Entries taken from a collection
'''
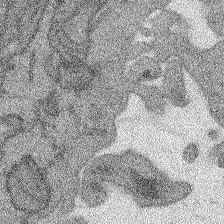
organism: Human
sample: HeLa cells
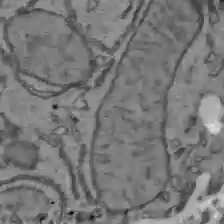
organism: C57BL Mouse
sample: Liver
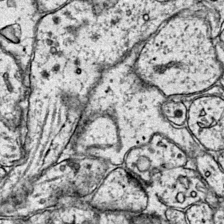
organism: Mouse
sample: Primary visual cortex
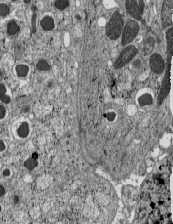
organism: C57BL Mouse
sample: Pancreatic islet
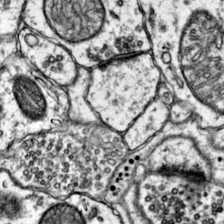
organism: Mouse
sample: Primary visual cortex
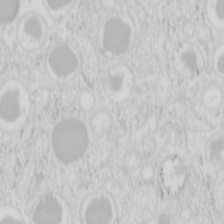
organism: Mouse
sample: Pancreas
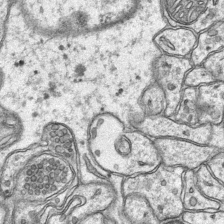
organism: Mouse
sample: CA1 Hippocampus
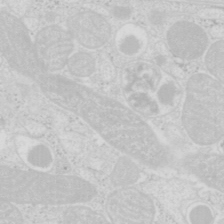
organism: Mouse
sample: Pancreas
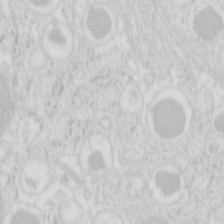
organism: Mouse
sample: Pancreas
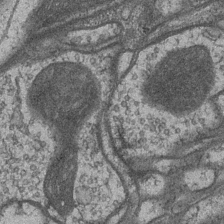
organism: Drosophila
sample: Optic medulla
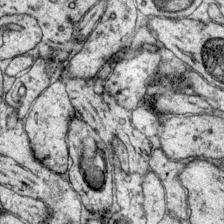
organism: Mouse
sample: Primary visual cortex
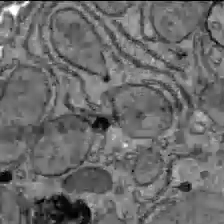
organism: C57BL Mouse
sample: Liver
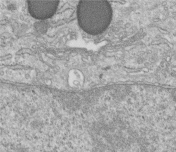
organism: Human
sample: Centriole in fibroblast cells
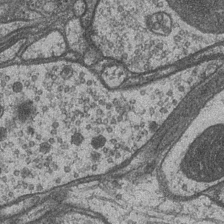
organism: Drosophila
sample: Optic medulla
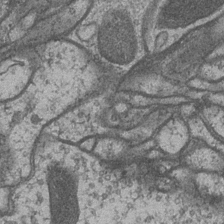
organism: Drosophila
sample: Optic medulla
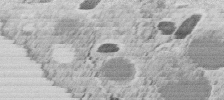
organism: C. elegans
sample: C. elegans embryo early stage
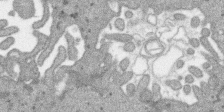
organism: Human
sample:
'''
WHAT YOU HAVE TO DO> Output all of the records word for word, and keep the pictures out of the copy.

YOUR RESPONSE>
organism: Human
sample: HeLa cells
organism: C57BL Mouse
sample: Liver
organism: Mouse
sample: Primary visual cortex
organism: C57BL Mouse
sample: Pancreatic islet
organism: Mouse
sample: Primary visual cortex
organism: Mouse
sample: Pancreas
organism: Mouse
sample: CA1 Hippocampus
organism: Mouse
sample: Pancreas
organism: Mouse
sample: Pancreas
organism: Drosophila
sample: Optic medulla
organism: Mouse
sample: Primary visual cortex
organism: C57BL Mouse
sample: Liver
organism: Human
sample: Centriole in fibroblast cells
organism: Drosophila
sample: Optic medulla
organism: Drosophila
sample: Optic medulla
organism: C. elegans
sample: C. elegans embryo early stage
organism: Human
sample:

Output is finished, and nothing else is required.